• Carregando...

Explosiva, a ligação da política partidária com igrejas e religiões vai além dos estudos e teses acadêmicos, no Brasil e no mundo. O assunto está na berlinda porque a ministra Dilma Roussef, provável candidata à presidência, foi a uma missa do padre-cantor Marcelo Rossi, no Santuário do Terço Bizantino, em São Paulo. Participou do ato civilizadamente, sem a compunção de sua assessora maior, Erenice Guerra, esta emocionadíssima com os estribilhos, coreografias e volteios do padre. Houve protestos oposicionistas, é claro, com acusações de "exploração da religião".

A verdade é que os padres, pastores e outros líderes religiosos sempre foram chamarizes para políticos mundo afora. Getúlio, dito agnóstico, no fundo, positivista, ajudou a Igreja Católica a recuperar forças e prestígio nacionais – perdidos com o advento da República – ao eleger o cardeal Leme, do Rio, como seu mais dileto "afilhado". E assim colheu dividendos junto às multidões então firmemente católicas. Em contrapartida, ganhou redobradas bênçãos cardinalícias.

Aqui os líderes católicos foram sempre os maiores alvos da cobiça política, como ainda é a figura do padre Cícero, no Nordeste. Collor, por exemplo, apegou-se até o fim à figura alquebrada e com aura de santidade do capuchinho italiano frei Bozano, o grande apóstolo do século XX, e fez-se fotografar ao seu lado, "ouvindo" – é a versão – seus conselhos. Não deve tê-los escutado...

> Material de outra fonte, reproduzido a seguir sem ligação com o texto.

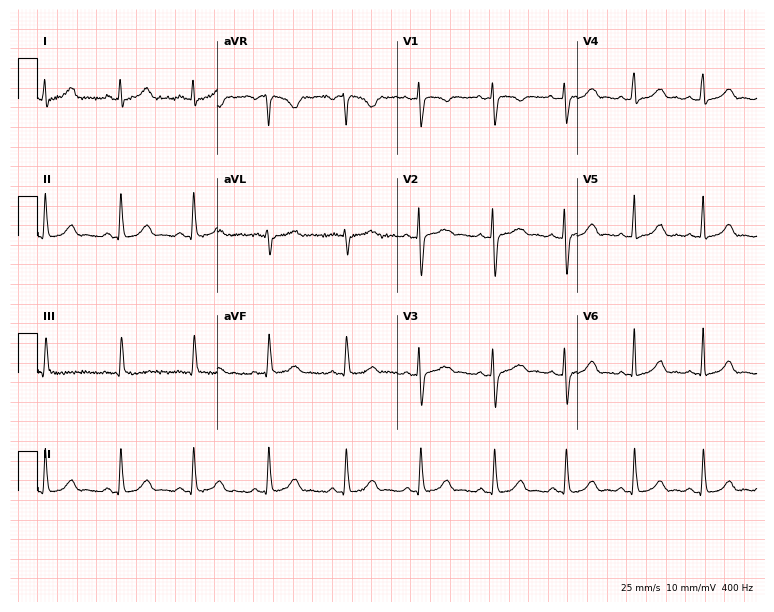
Resting 12-lead electrocardiogram. Patient: a female, 39 years old. None of these six findings is recorded: first-degree AV block, right bundle branch block, left bundle branch block, sinus bradycardia, atrial fibrillation, sinus tachycardia.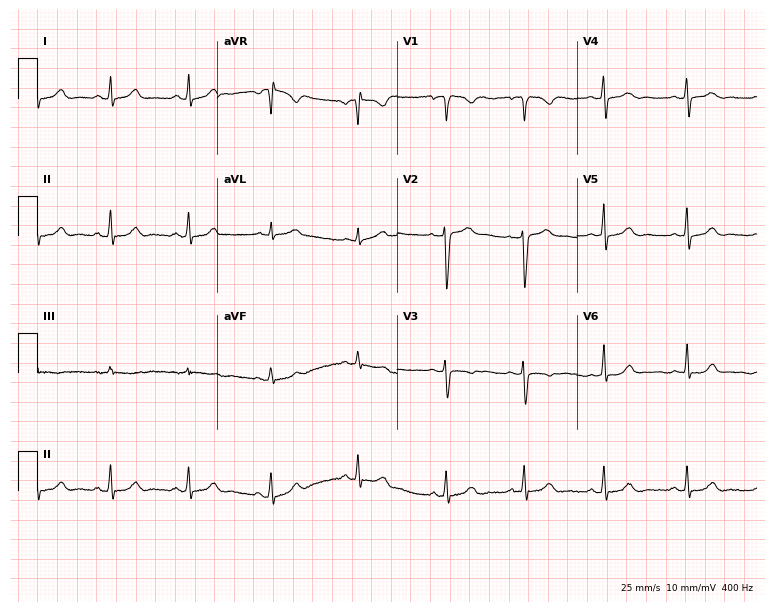
Resting 12-lead electrocardiogram (7.3-second recording at 400 Hz). Patient: a female, 35 years old. None of these six findings is recorded: first-degree AV block, right bundle branch block, left bundle branch block, sinus bradycardia, atrial fibrillation, sinus tachycardia.

Na esfera espírita-kardecista, o grande "puxador" de votos foi Zé Arigó, curador renomado, anos 60/70s, parceiro de notáveis, como Juscelino e o senador Lúcio Bittencourt, um ícone do velho PTB; Chico Xavier, conhecido pela dita psicografia, foi insaciavelmente perseguido por candidatos, embora sempre se negando a apoiá-los. Mas os políticos sempre deram um jeito de associar-se a esses dois mineiros.

O pentecostalismo brasileiro relutou em entrar no mundo dos votos e das barganhas políticas. Entrou, formou bancada na Câmara dos Deputados, que cresceu vertiginosamente até 2002 sob o apelo de "irmão vota em irmão". Depois, o filão começou a dividir-se, muitos querendo o mesmo bolo... De qualquer maneira, assinale-se que os novos pentecostais facilitaram a mistura religião/política e deram reforço à inserção dos crentes na política.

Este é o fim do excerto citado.